EXERCISE INSTRUCTIONS. The answer must be an exact transcription of the lines below from the first through the one containing "Coordinación de Gabinete", with the pictures left out; please add nothing else.

(Records contained in a dataset)
⁂
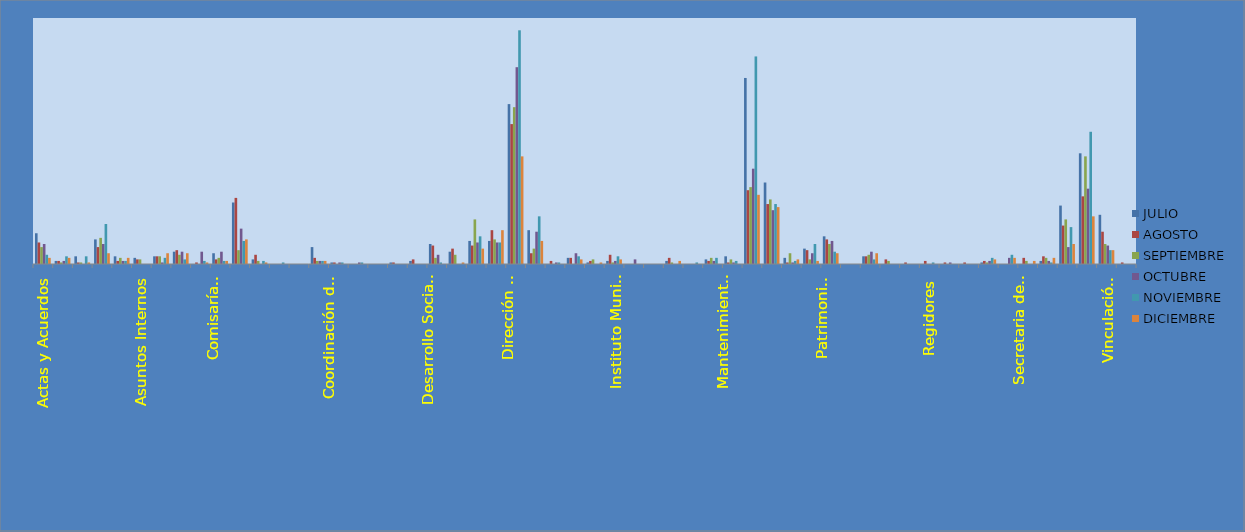
| Category | JULIO | AGOSTO | SEPTIEMBRE | OCTUBRE | NOVIEMBRE | DICIEMBRE |
|---|---|---|---|---|---|---|
| Actas y Acuerdos | 20 | 14 | 11 | 13 | 6 | 4 |
| Agua y Alcantarillado | 2 | 2 | 1 | 2 | 5 | 4 |
| Alumbrado Público | 5 | 1 | 1 | 0 | 5 | 1 |
| Archivo Municipal | 16 | 11 | 17 | 13 | 26 | 7 |
| Aseo Público | 5 | 2 | 4 | 2 | 2 | 4 |
| Asuntos Internos | 4 | 3 | 3 | 0 | 0 | 0 |
| Atención Ciudadana | 5 | 5 | 5 | 1 | 4 | 7 |
| Catastro | 8 | 9 | 6 | 8 | 3 | 7 |
| Cementerios | 0 | 1 | 0 | 8 | 2 | 1 |
| Centro de  Promoción Económica y Turismo | 7 | 3 | 4 | 8 | 2 | 2 |
| Comisaría General de Seguridad Pública | 40 | 43 | 9 | 23 | 15 | 16 |
| Comunicación Social | 3 | 6 | 2 | 0 | 2 | 1 |
| Comunidad Digna | 0 | 0 | 0 | 0 | 1 | 0 |
| Consejería Juridica | 0 | 0 | 0 | 0 | 0 | 0 |
| Contraloría | 11 | 4 | 2 | 2 | 2 | 2 |
| Coordinación de Delegaciones | 1 | 1 | 0 | 1 | 1 | 0 |
| Coordinación de Gabinete | 0 | 0 | 0 | 1 | 1 | 0 |
| Coordinación de la Oficina de Presidencia  | 0 | 0 | 0 | 0 | 0 | 0 |
| Coordinación General  Oficina Central de Gobierno, Estrategía y opinión Pública | 1 | 1 | 0 | 0 | 0 | 0 |
| Coplademun | 2 | 3 | 0 | 0 | 0 | 0 |
| Desarrollo Social Humano | 13 | 12 | 4 | 6 | 1 | 0 |
| Dirección General de  Innovación y Tecnología | 8 | 10 | 6 | 0 | 0 | 1 |
| Dirección General de Ecología | 15 | 12 | 29 | 14 | 18 | 10 |
| Dirección General de Inspección de Reglamentos | 15 | 22 | 16 | 14 | 14 | 22 |
| Dirección General de Obras Públicas | 104 | 91 | 102 | 128 | 152 | 70 |
| Dirección General de Servicios Públicos | 22 | 7 | 10 | 21 | 31 | 15 |
| Educación Municipal | 0 | 2 | 0 | 1 | 1 | 0 |
| Estacionómetros y Estacionamientos | 4 | 4 | 0 | 7 | 5 | 3 |
| Instituto de Capacitación y Oferta Educativa | 1 | 2 | 3 | 0 | 0 | 1 |
| Instituto de Cultura | 2 | 6 | 1 | 2 | 5 | 3 |
| Instituto Municipal de la Juventud | 0 | 0 | 0 | 3 | 0 | 0 |
| Instituto Municipal de la Mujer | 0 | 0 | 0 | 0 | 0 | 0 |
| Integración y Dictaminación | 2 | 4 | 1 | 0 | 0 | 2 |
| Junta Municipal de Reclutamiento | 0 | 0 | 0 | 0 | 1 | 0 |
| Mantenimiento de Pavimentos | 3 | 2 | 4 | 2 | 4 | 0 |
| Mantenimiento Urbano | 5 | 1 | 3 | 1 | 2 | 0 |
| Oficialía Mayor Administrativa | 121 | 48 | 50 | 62 | 135 | 45 |
| Oficialía Mayor de Padrón y Licencias | 53 | 39 | 42 | 35 | 39 | 37 |
| Parques y Jardines | 4 | 1 | 7 | 1 | 2 | 3 |
| Participación Ciudadana | 10 | 9 | 3 | 7 | 13 | 2 |
| Patrimonio Municipal | 18 | 16 | 13 | 15 | 8 | 7 |
| Protección al Medio Ambiente | 0 | 0 | 0 | 0 | 0 | 0 |
| Protección Civil y Bomberos | 5 | 5 | 6 | 8 | 3 | 7 |
| Proyectos Estratégicos | 0 | 3 | 2 | 0 | 0 | 0 |
| Rastros Municipales | 0 | 1 | 0 | 0 | 0 | 0 |
| Regidores | 0 | 2 | 0 | 0 | 1 | 0 |
| Registro Civil | 0 | 1 | 0 | 1 | 0 | 0 |
| Relaciones Exteriores | 0 | 1 | 0 | 0 | 0 | 0 |
| Relaciones Públicas | 1 | 2 | 1 | 2 | 4 | 3 |
| Sanidad Animal | 0 | 0 | 0 | 4 | 6 | 4 |
| Secretaria del Ayuntamiento | 0 | 4 | 2 | 0 | 0 | 2 |
| Secretaría Particular | 2 | 5 | 4 | 2 | 1 | 4 |
| Sindicatura | 38 | 25 | 29 | 11 | 24 | 13 |
| Tesorería | 72 | 44 | 70 | 49 | 86 | 31 |
| Transparencia y Acceso a la Información | 32 | 21 | 13 | 12 | 9 | 9 |
| Vinculación Asuntos Religiosos | 0 | 1 | 0 | 0 | 0 | 0 |
⁂
ANSWER SPACE.
| Category | JULIO | AGOSTO | SEPTIEMBRE | OCTUBRE | NOVIEMBRE | DICIEMBRE |
|---|---|---|---|---|---|---|
| Actas y Acuerdos | 20 | 14 | 11 | 13 | 6 | 4 |
| Agua y Alcantarillado | 2 | 2 | 1 | 2 | 5 | 4 |
| Alumbrado Público | 5 | 1 | 1 | 0 | 5 | 1 |
| Archivo Municipal | 16 | 11 | 17 | 13 | 26 | 7 |
| Aseo Público | 5 | 2 | 4 | 2 | 2 | 4 |
| Asuntos Internos | 4 | 3 | 3 | 0 | 0 | 0 |
| Atención Ciudadana | 5 | 5 | 5 | 1 | 4 | 7 |
| Catastro | 8 | 9 | 6 | 8 | 3 | 7 |
| Cementerios | 0 | 1 | 0 | 8 | 2 | 1 |
| Centro de  Promoción Económica y Turismo | 7 | 3 | 4 | 8 | 2 | 2 |
| Comisaría General de Seguridad Pública | 40 | 43 | 9 | 23 | 15 | 16 |
| Comunicación Social | 3 | 6 | 2 | 0 | 2 | 1 |
| Comunidad Digna | 0 | 0 | 0 | 0 | 1 | 0 |
| Consejería Juridica | 0 | 0 | 0 | 0 | 0 | 0 |
| Contraloría | 11 | 4 | 2 | 2 | 2 | 2 |
| Coordinación de Delegaciones | 1 | 1 | 0 | 1 | 1 | 0 |
| Coordinación de Gabinete | 0 | 0 | 0 | 1 | 1 | 0 |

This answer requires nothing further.